The approach employs a unified memory pool to manage KV caches and dynamic adapter weights, significantly reducing memory fragmentation.
S-LoRA achieves up to 30× improvement in throughput over existing methods, demonstrating effective scalability for fine-tuned large language models.

S-LoRA: Serving Thousands of Concurrent LoRA Adapters

Introduction

The recent advancements in LLMs have necessitated new methodologies for efficiently fine-tuning and serving these models across multiple tasks. Using the "pretrain-then-finetune" paradigm, Low-Rank Adaptation (LoRA) has emerged as a prominent method for parameter-efficient fine-tuning. LoRA allows adaptation to a multitude of tasks by creating various adapters from a base model. The study presented in the paper "S-LoRA: Serving Thousands of Concurrent LoRA Adapters" proposes a system named S-LoRA, designed for scalable serving of LoRA adapters, addressing the challenges associated with memory management and computational overhead.

System Architecture

S-LoRA aims to efficiently serve thousands of LoRA adapters with minimal overhead. A central concept in S-LoRA is separating the computation of the base model and LoRA adapters, allowing for batched inference.

Batched Computation

S-LoRA implements the base model computation using General Matrix Multiply (GEMM), while LoRA adapter computations are handled by custom CUDA kernels (Figure 1).
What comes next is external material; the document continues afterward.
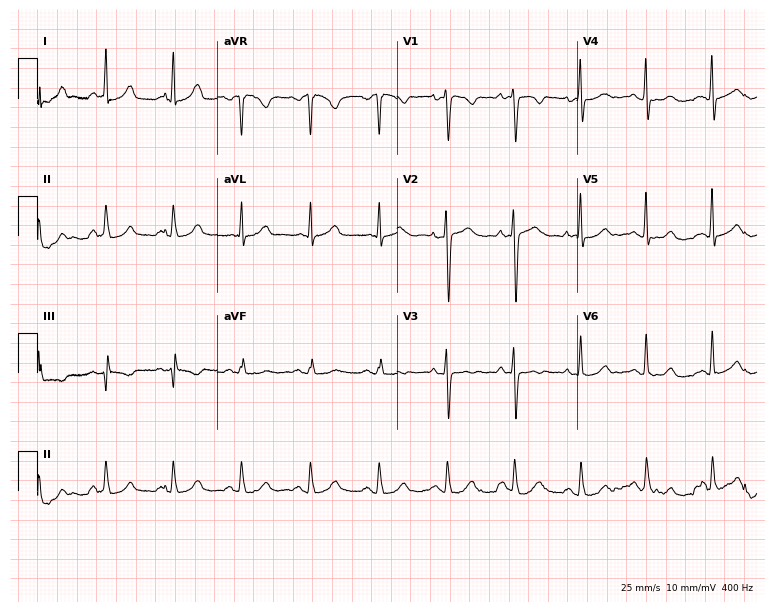
Electrocardiogram (7.3-second recording at 400 Hz), a female, 58 years old. Overall reading on record: normal ECG.
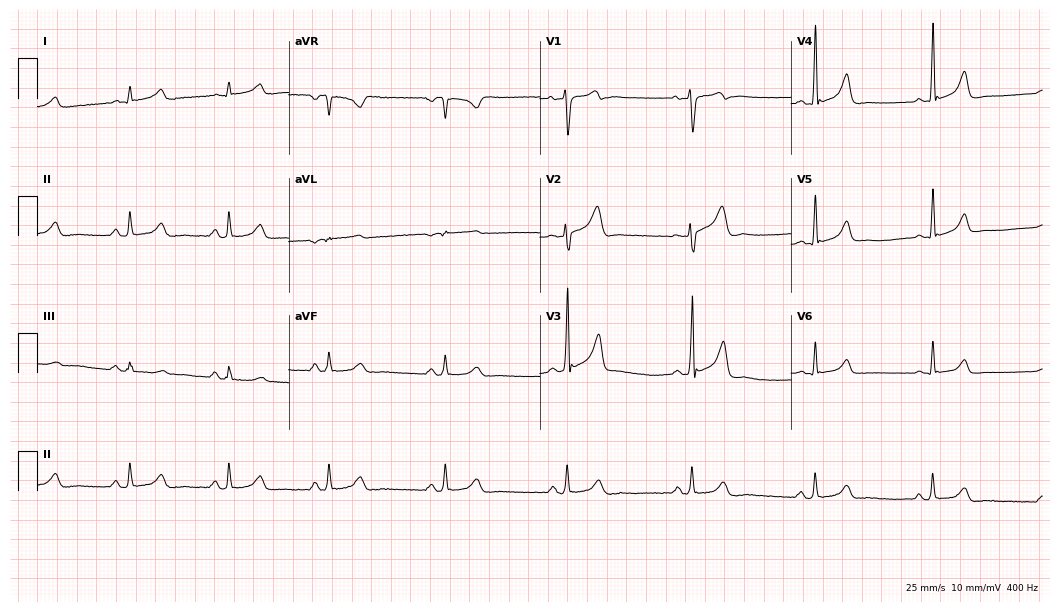
ECG (10.2-second recording at 400 Hz) — a 34-year-old male. Labelled as a normal ECG.

Figure 1: Separated batched computation for the base model and LoRA computation. The batched computation of the base model is implemented by GEMM. For LoRA adapters, it is handled by custom CUDA kernels supporting batching of various sequence lengths and adapter ranks.
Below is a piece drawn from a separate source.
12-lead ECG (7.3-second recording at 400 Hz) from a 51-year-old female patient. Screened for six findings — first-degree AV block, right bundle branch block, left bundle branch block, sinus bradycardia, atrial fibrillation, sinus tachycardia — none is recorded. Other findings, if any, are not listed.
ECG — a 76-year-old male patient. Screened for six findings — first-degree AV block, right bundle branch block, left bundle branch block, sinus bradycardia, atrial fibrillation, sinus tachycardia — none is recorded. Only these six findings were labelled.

By decomposing the computation, S-LoRA avoids the inefficiencies of merging adapter weights into the base model and enhances batching possibilities.

Memory Management

Efficient memory utilization is a critical aspect of serving multiple LoRA adapters. S-LoRA addresses this through a novel memory management system.

Unified Memory Pool

The system employs a unified memory pool to manage both KV caches and dynamic adapter weights, storing them in a non-contiguous manner (Figure 2).

Figure 2: Unified memory pool storing KV caches and adapter weights to minimize memory fragmentation. The memory pool uses pages of size $H$ .
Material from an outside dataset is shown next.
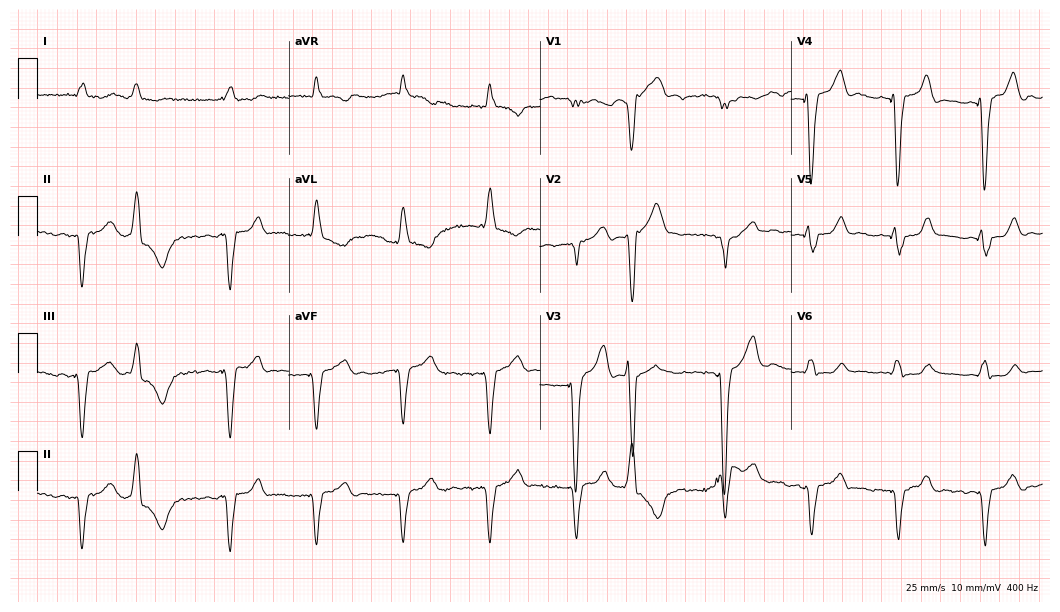
Standard 12-lead ECG recorded from an 84-year-old male patient. The tracing shows left bundle branch block, atrial fibrillation.
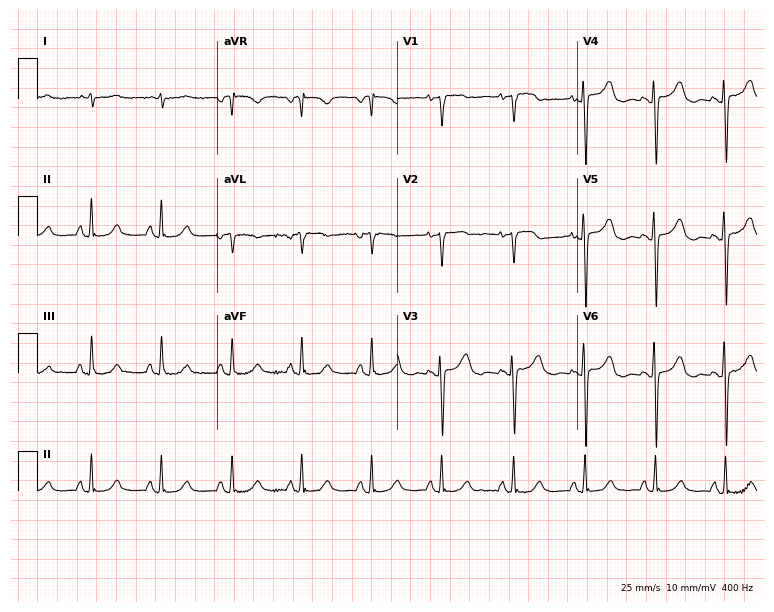
12-lead ECG from a 64-year-old woman. No first-degree AV block, right bundle branch block, left bundle branch block, sinus bradycardia, atrial fibrillation or sinus tachycardia recorded for this tracing. Findings outside these six are not listed.

This unified approach reduces memory fragmentation and alleviates the challenges faced with dynamically loading and offloading adapters of varying sizes.

Computational Optimization

The integration of tensor parallelism is another key feature that enhances S-LoRA's capability to serve multiple GPUs efficiently.

Tensor Parallelism Strategy

S-LoRA introduces a novel tensor parallelism strategy that minimizes communication costs by aligning the partition strategies of LoRA and base model computations (Figure 3).

Figure 3: Tensor parallelism partition strategy for batched LoRA computation. Nodes represent tensors/operators, edges show dependencies, and different colors denote partition strategies.

The strategy partitions both inputs and outputs of LoRA computations in a way that reduces the additional overhead typically associated with such parallel processes.

Performance Evaluation

Comparisons indicate that S-LoRA significantly increases throughput and can support a much larger number of adapters compared to existing libraries such as HuggingFace PEFT and vLLM. These improvements are largely due to the efficient memory management and computational optimizations that allow S-LoRA to serve thousands of adapters with minimal overhead, demonstrating up to 30× improvement in throughput over HuggingFace PEFT and better scalability.

Conclusion

S-LoRA represents a significant step in the scalable serving of parameter-efficient fine-tuned models, facilitating the deployment of extensive, task-specific customized services. The innovations in memory management and computation pave the way for further research in scalable AI systems, potentially incorporating other adapter methods and fine-tuning strategies to meet diverse application requirements.